**What is required**
Copy, word for word, the lines of the listing below from the line with "Телебашня в г.Белебей" up to and including the line with "Konečná stanice podzemní". Drop the pictures.

**The data**

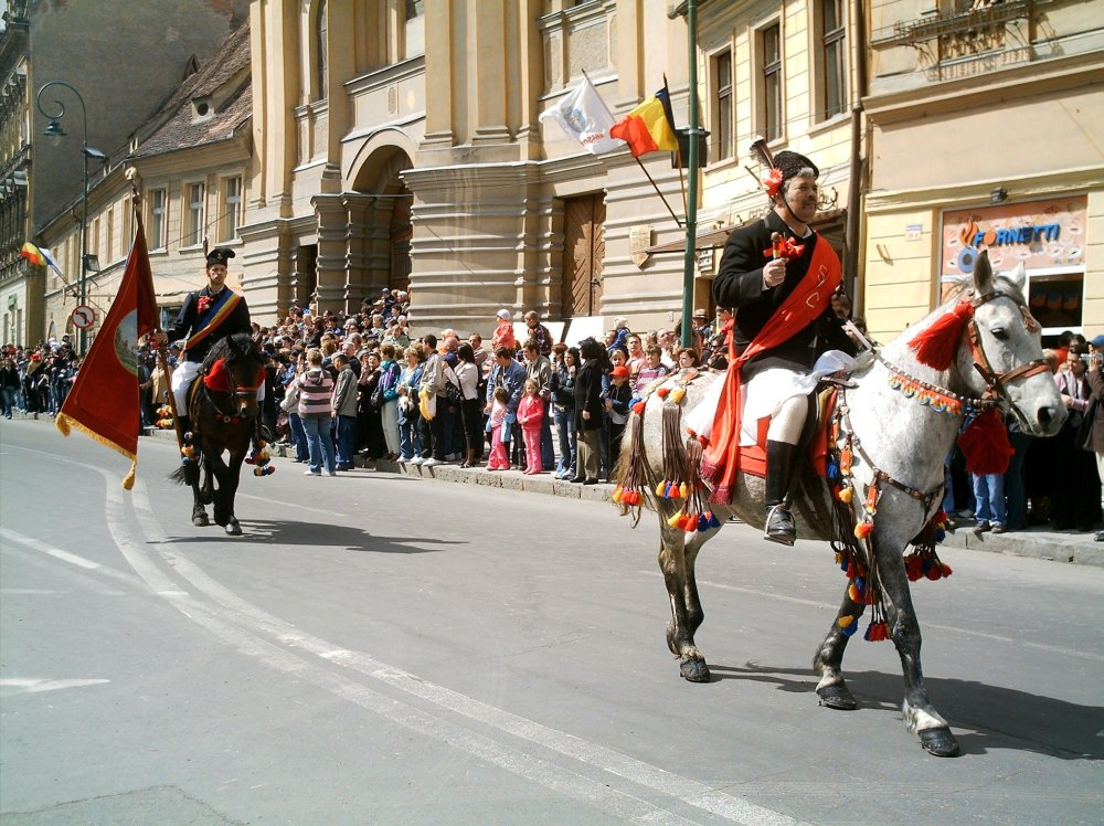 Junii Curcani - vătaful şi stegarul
* * *
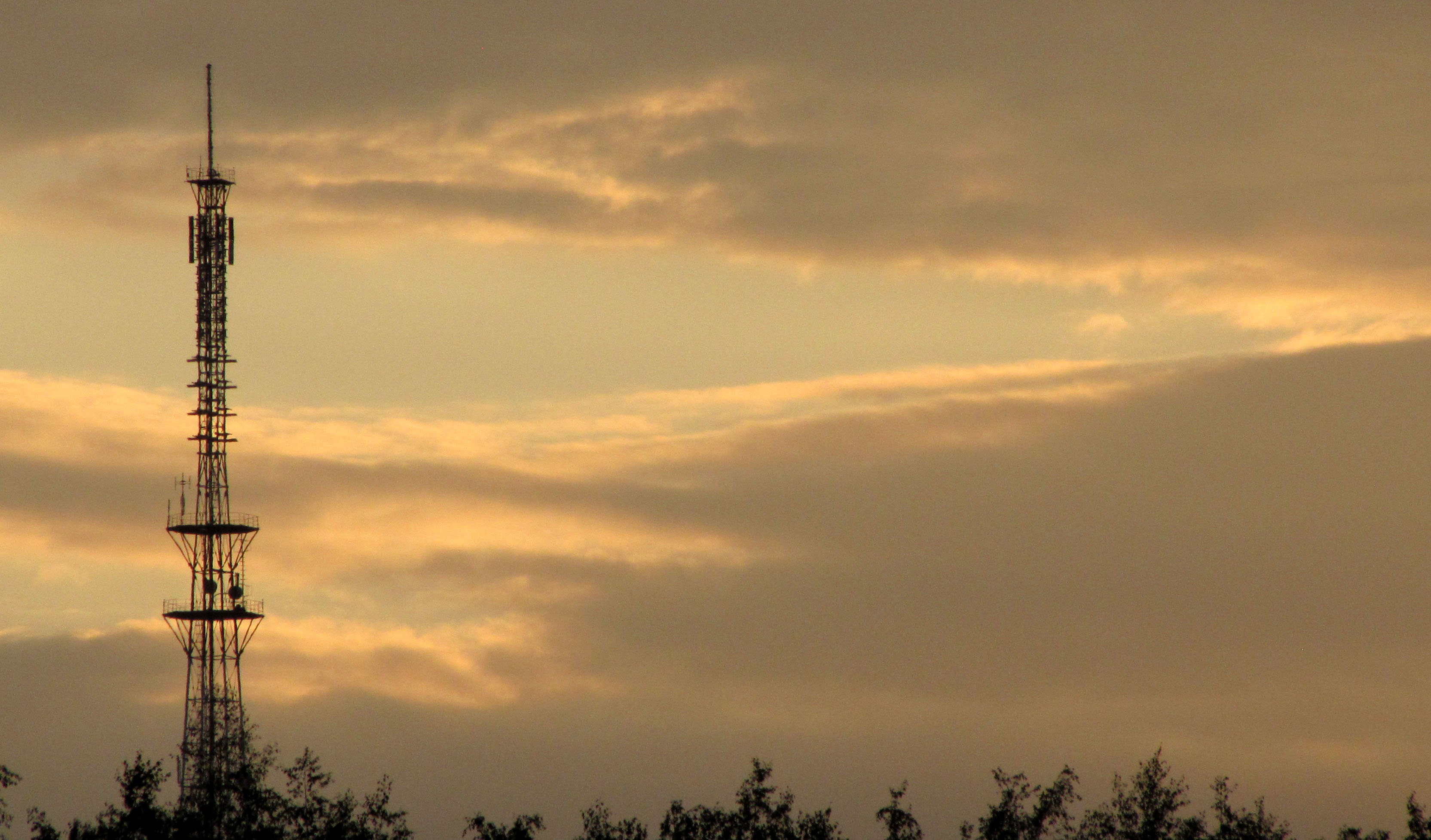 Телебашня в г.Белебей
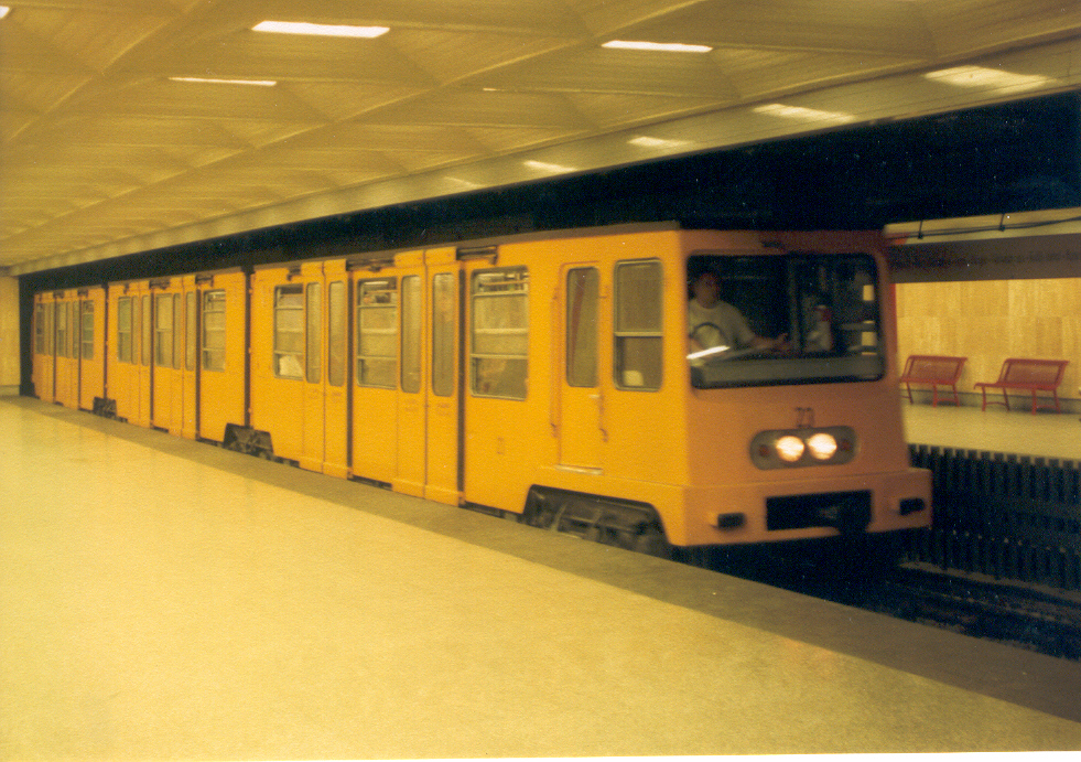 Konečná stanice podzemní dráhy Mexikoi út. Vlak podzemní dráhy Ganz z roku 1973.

**Answer for the task**
 Телебашня в г.Белебей
 Konečná stanice podzemní dráhy Mexikoi út. Vlak podzemní dráhy Ganz z roku 1973.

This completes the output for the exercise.